Project
Ozer-AI
DAG-based agent orchestration for production LLM workflows
- Role
- AI Engineer
- Stack
- Python, FastAPI, LangGraph, PostgreSQL, Redis, Docker
- Metrics
- Ongoing production deployment; evaluation harness runs 200+ test cases per iteration
LLM-powered workflows fail in production in ways that are hard to anticipate: agents loop, contradict earlier steps, or confidently produce wrong outputs that downstream nodes treat as ground truth. The bottleneck isn’t building the agent. It’s making it reliable enough to deploy without a human watching every run.
Ozer-AI is a production agent orchestration system built around a DAG execution model and a structured evaluation harness. The DAG makes data flow explicit and debuggable; the harness makes regressions visible before they ship.
What I built
The orchestration layer represents workflows as directed acyclic graphs. Each node is a typed unit — a prompt template, a tool call, a validation step, or a routing decision — with declared inputs, outputs, retry policy, timeout, and fallback behavior. Edges carry typed outputs between nodes. The engine executes nodes in topological order with configurable concurrency: independent branches run in parallel, dependent nodes block until their inputs resolve, and failed runs checkpoint at the last clean node boundary so restarts don’t replay expensive upstream work.

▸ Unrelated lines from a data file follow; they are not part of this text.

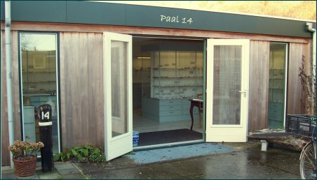 Schelpenmuseum Paal 14 Schiermonnikoog
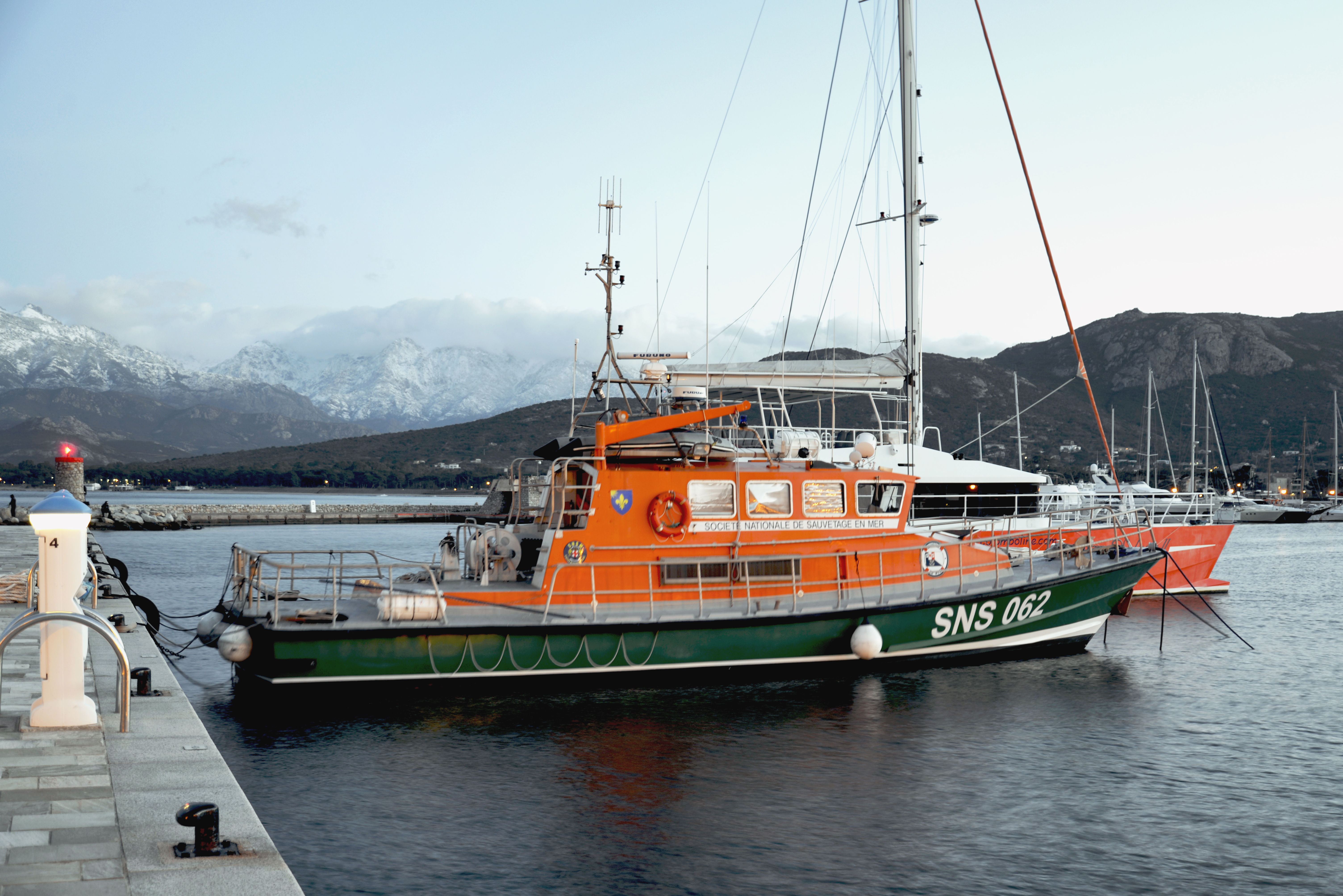 Calvi, Balagne (Corse) - "Marius Olivieri", la nouvelle vedette de sauvetage SNS 062 (en remplacement de la SNS 128 baptisée Notre-Dame de La Serra)
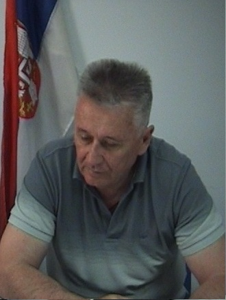 Састанак у Шапцу
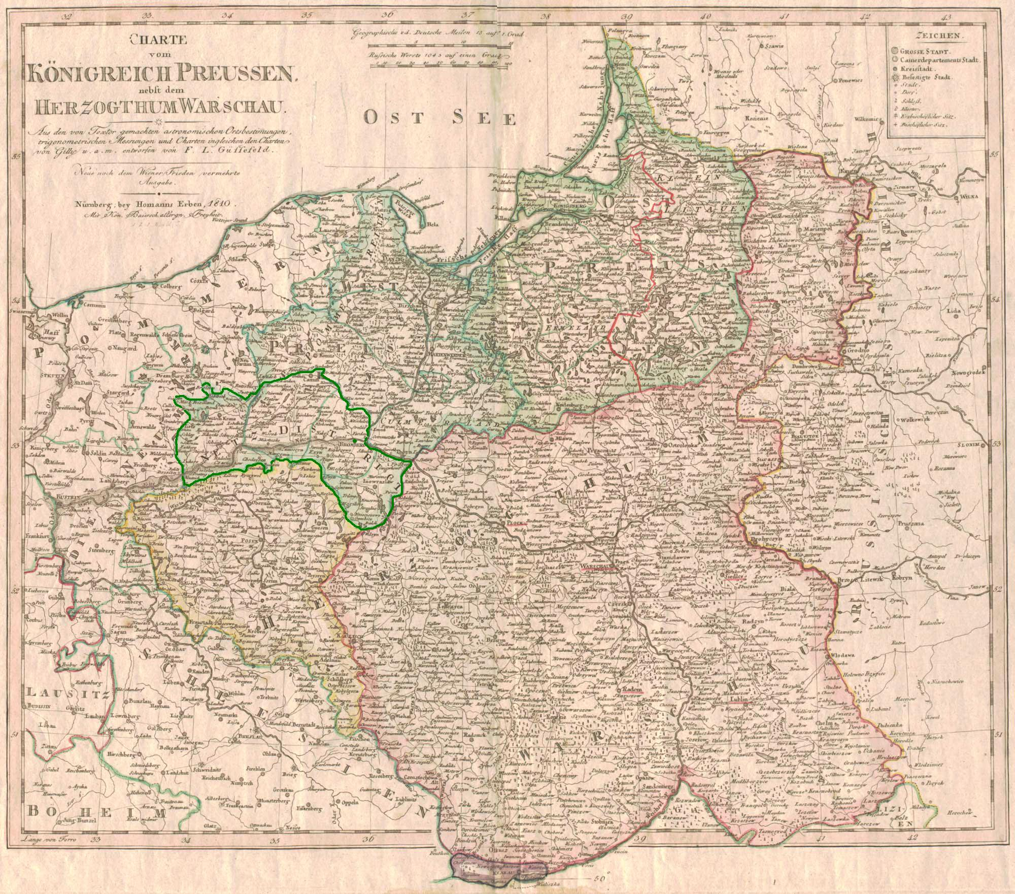 Obwód Nadnotecki na mapie Prus i Królestwa Kongresowego
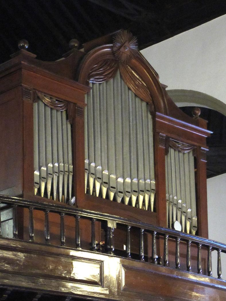 Teneriffa, Puerto de la Cruz, Kirche Nuestra Señora de la Peña de Francia, Orgelprospekt, Foto 2013
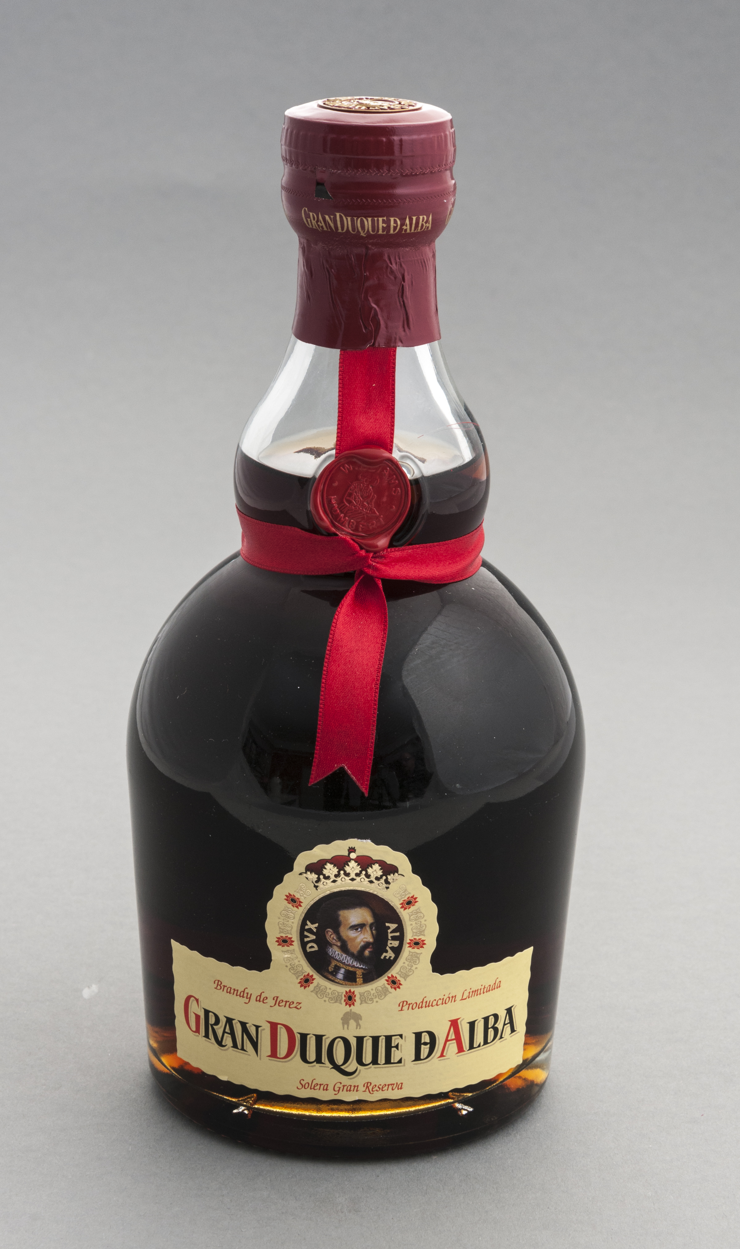 Flasche
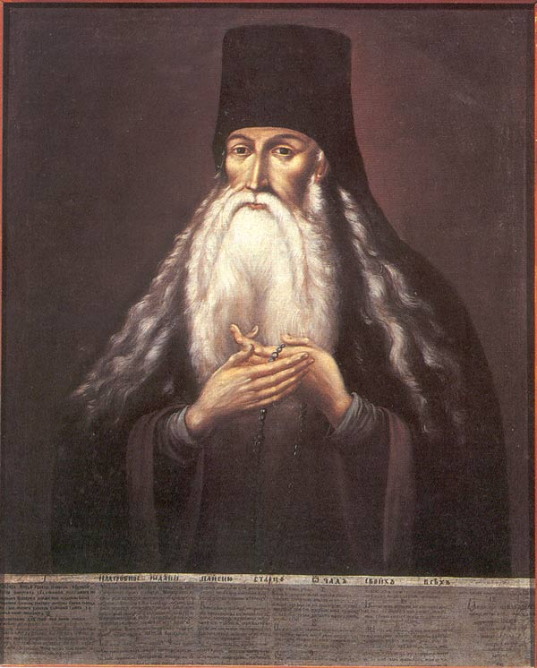 Saint paisius

The evaluation harness ships alongside every workflow. It runs the graph against a curated set of inputs with expected outputs and behavioral assertions — not just “did it return a string” but “did the routing node correctly classify this edge case, did the tool-call node stay within its declared output schema, did the summarizer preserve the key constraint from the input.”
Hard parts
Routing reliability. LLM-based routing nodes — classifying whether a query goes to tool A or tool B — are the highest-variance component in the graph. Small prompt changes shift the distribution. The harness tracks routing accuracy per node across every iteration; a regression that drops any node below threshold blocks deployment.
Stateful restarts. Checkpointing at node boundaries sounds simple but requires careful handling of side-effecting nodes (tool calls that write state, API calls with rate limits). The engine marks side-effecting nodes as non-idempotent; on restart, it replays from the last idempotent checkpoint before the failed node rather than from the node itself.
Evaluation methodology
Result
200+ test cases per iteration. Refactoring agent logic with confidence — something that felt intractable without the eval infrastructure.
Production deployment ongoing. The evaluation harness is the part of the system that has paid back the most — it’s the difference between “we think this change is safe” and “we know the 200 cases it passes and the 3 it doesn’t.”